Part 2/4 | Prerequisite: a little web dev knowledge (HTML, JS, CSS) | 45-60 minutes
Yay! I'm so glad you're continuing this adventure to build your own AI Companion!
Although this Jams goes over the fundamentals of using AI and ML, reign all your creative freedom to create a fully functioning smart assistant. I'm making an Orpheus that'll embody Hack Club's mascot but you certainly don't have to.
In fact I encourage that you go out of your way to think of the most bizarre uses of your program. Take a look at what an AI came up with as ideas.

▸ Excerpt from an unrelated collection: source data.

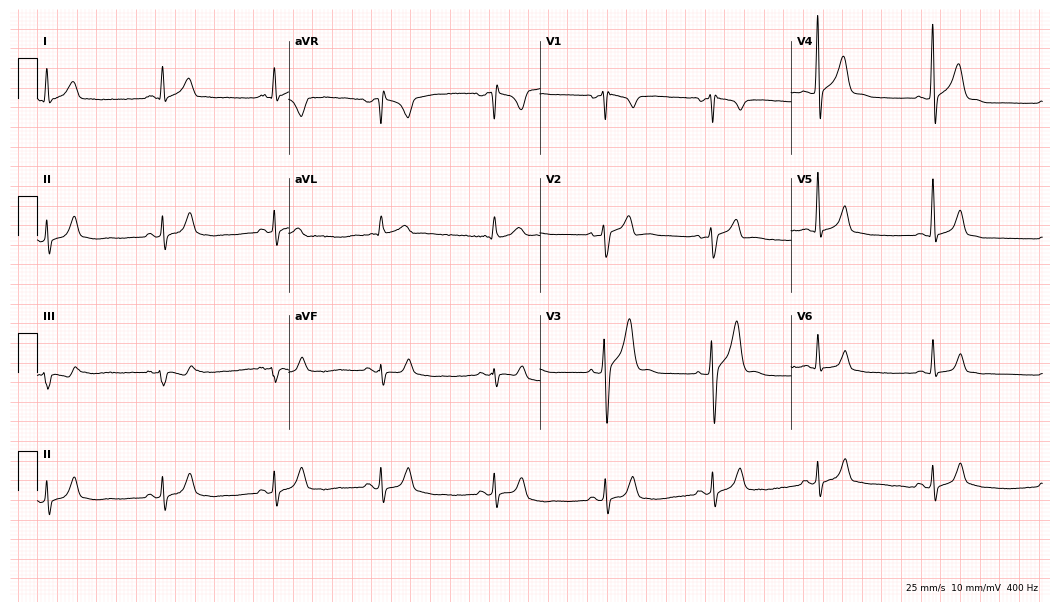
Resting 12-lead electrocardiogram (10.2-second recording at 400 Hz). Patient: a male, 30 years old. None of these six findings is recorded: first-degree AV block, right bundle branch block (RBBB), left bundle branch block (LBBB), sinus bradycardia, atrial fibrillation (AF), sinus tachycardia. Findings outside these six are not listed.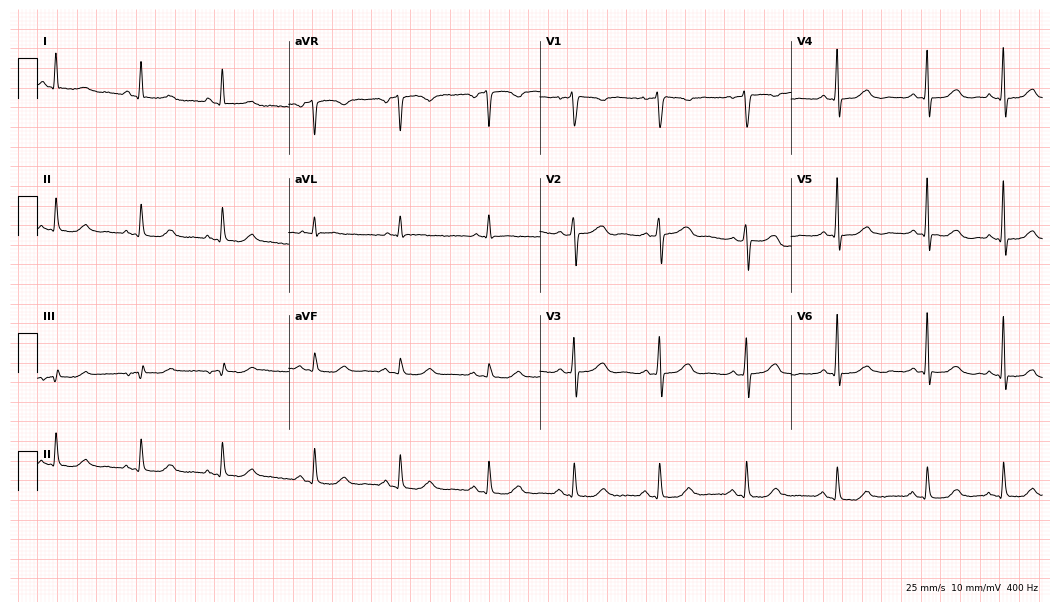
Standard 12-lead ECG recorded from a female patient, 61 years old (10.2-second recording at 400 Hz). Read as a normal ECG.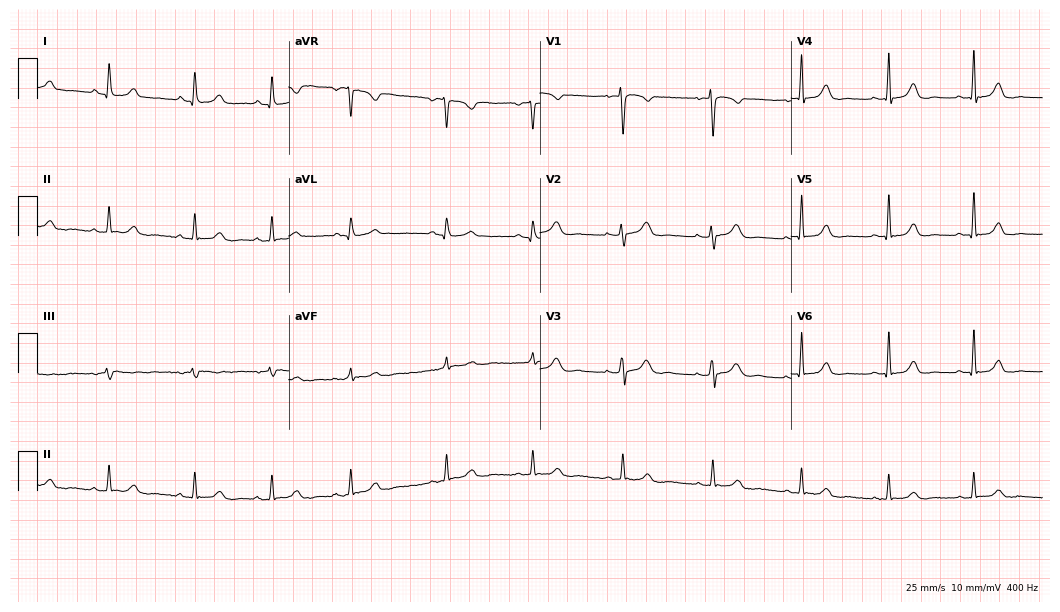
12-lead ECG from a female, 31 years old (10.2-second recording at 400 Hz). No first-degree AV block, right bundle branch block, left bundle branch block, sinus bradycardia, atrial fibrillation or sinus tachycardia recorded for this tracing. Findings outside these six are not listed.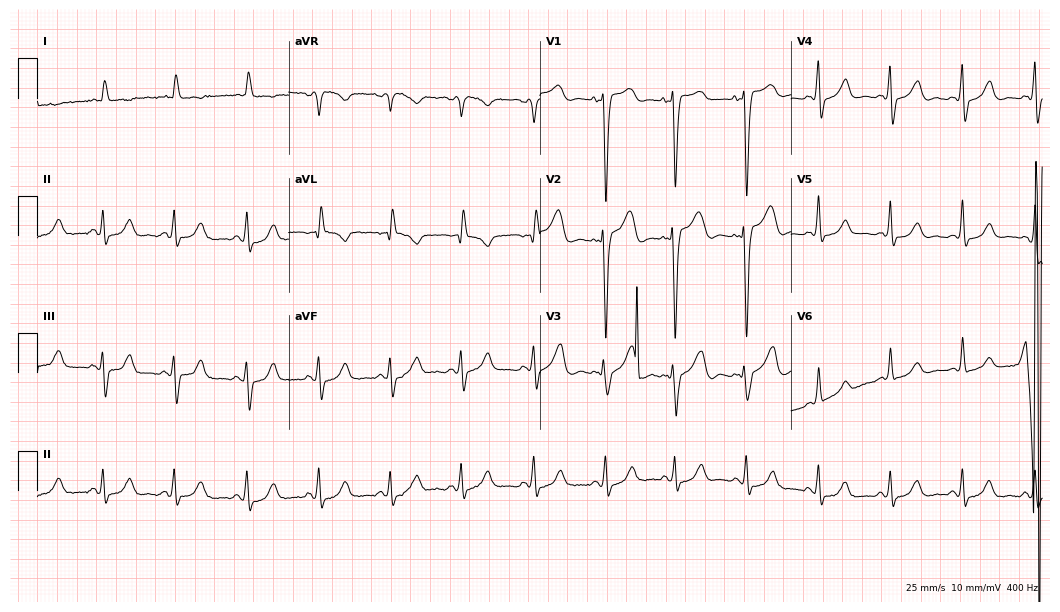
12-lead ECG from a female patient, 85 years old (10.2-second recording at 400 Hz). No first-degree AV block, right bundle branch block (RBBB), left bundle branch block (LBBB), sinus bradycardia, atrial fibrillation (AF) or sinus tachycardia recorded for this tracing.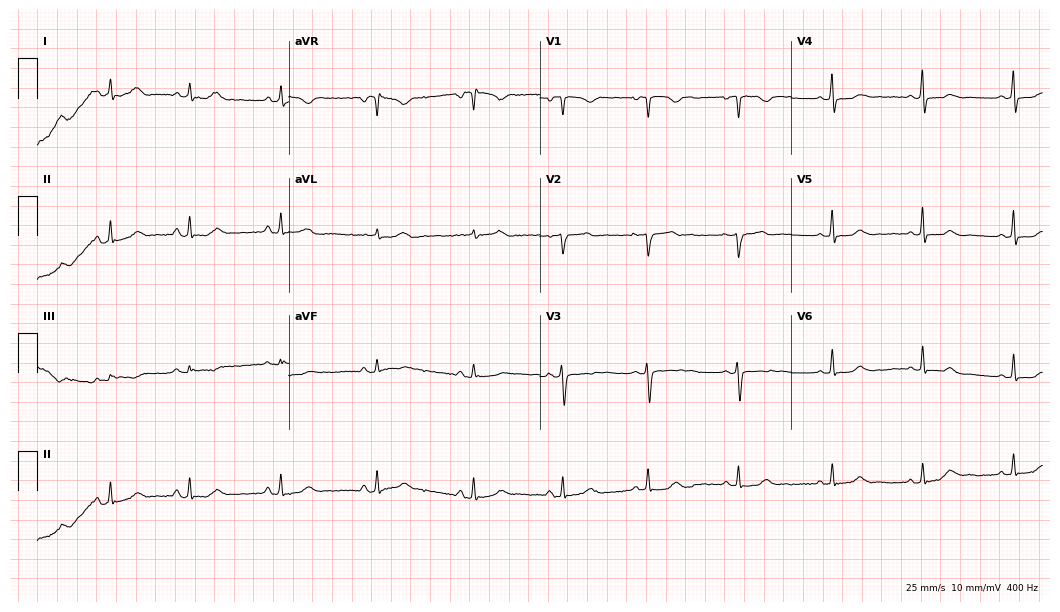
12-lead ECG from a 29-year-old female. Recorded interpretation: within normal limits.

In this part, we'll start coding our web app with JavaScript and HTML to set up our speech to text feature, start listening function, and stop listening function!
Outline:
- Enter The Code Editor (start coding in your browser)
- Set Up the HTML Some More (visualize the conversation with AI)
- Let's Get Orpheus to Speak! (text to speech recognition!)
Enter the Code Editor
Firstly, let's get setup in the code editor! Head over to the Replit Website and open the project you were working in the last part of this Jams.
You should see your 3 files: index.html, script.js, and style.css respectively.
Set Up the HTML Some More
Now let's get Orpheus to speak instead of a boring console.log
.
There are two parts to this: 1) we want to hear it, but 2) we also want to see it, so we need to edit the HTML now.
That's easy! Go to index.html
and add this to the <body>
<body>
<div id="startup">· · ·</div>
<div id="messages"></div>
<div id="loading">· · ·</div>
<div id="result">· · ·</div>
</body>
Don't be scared of HTML entities! They are just descriptions for different symbols, here we are using the middle dot symbol (middot
or . ) to represent loading bubble.
The messages
div will store all the messages between us and Orpheus, startup
is the initial loading of the Teachable Machine model, loading
is for Orpheus' responses, and result
is our responses.
Some of these will be invisible at first, so let's add some CSS:
#result,
#loading {
display: none;
}
Let's Get Orpheus to Speak!
Now we can create the two functions to first output the response through text onto the screen and then to output the speech
We will create 2 functions, one to output Orpheus' response to the screen and the other one to actually speak:
Okay, let's get Orpheus to speak now! We will create 2 functions in the JavaScript file, one to output Orpheus' response to the screen:
function addMessage({ role, content }) {
let message = document.createElement('div')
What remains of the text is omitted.